Agreeing with Milen
It's a strange feeling, but hey, I think he's right.
Why Capital Structure Matters
Companies that repurchased stock two years ago are in a world of hurt.
By MICHAEL MILKEN
Issuing new equity can of course depress a stock's value in two ways: It increases the supply, thus lowering the price; and it "signals" that management thinks the stock price is high relative to its true value. Conversely, a company that repurchases some of its own stock signals an undervalued stock. Buying stock back, the theory goes, will reduce the supply and increase the price. Dozens of finance students have earned Ph.D.s by describing such signaling dynamics. But history has shown that both theories about lowering and raising stock prices are wrong with regard to deleveraging by companies that are seen as credit risks.

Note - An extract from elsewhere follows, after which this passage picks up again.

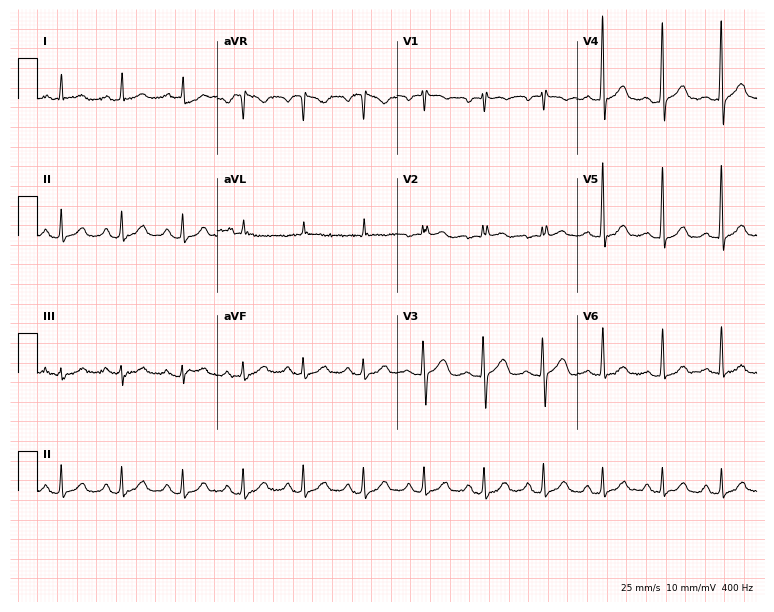
Electrocardiogram, a female patient, 70 years old. Of the six screened findings (first-degree AV block, right bundle branch block, left bundle branch block, sinus bradycardia, atrial fibrillation, sinus tachycardia), none is recorded. Only these six findings were labelled.

Two recent examples are Alcoa and Johnson Controls each of which saw its stock price increase sharply after a new equity issue last month. This has happened repeatedly over the past 40 years. When a company uses the proceeds from issuance of stock or an equity-linked security to deleverage by paying off debt, the perception of credit risk declines, and the stock price generally rises.
This is what I believe is the key issue. The "signal" has, for too long, been more important than business reality. Simply put, companies were buying stock in order to drive up their stock prices, not because it made the best sense as far as allocating capital.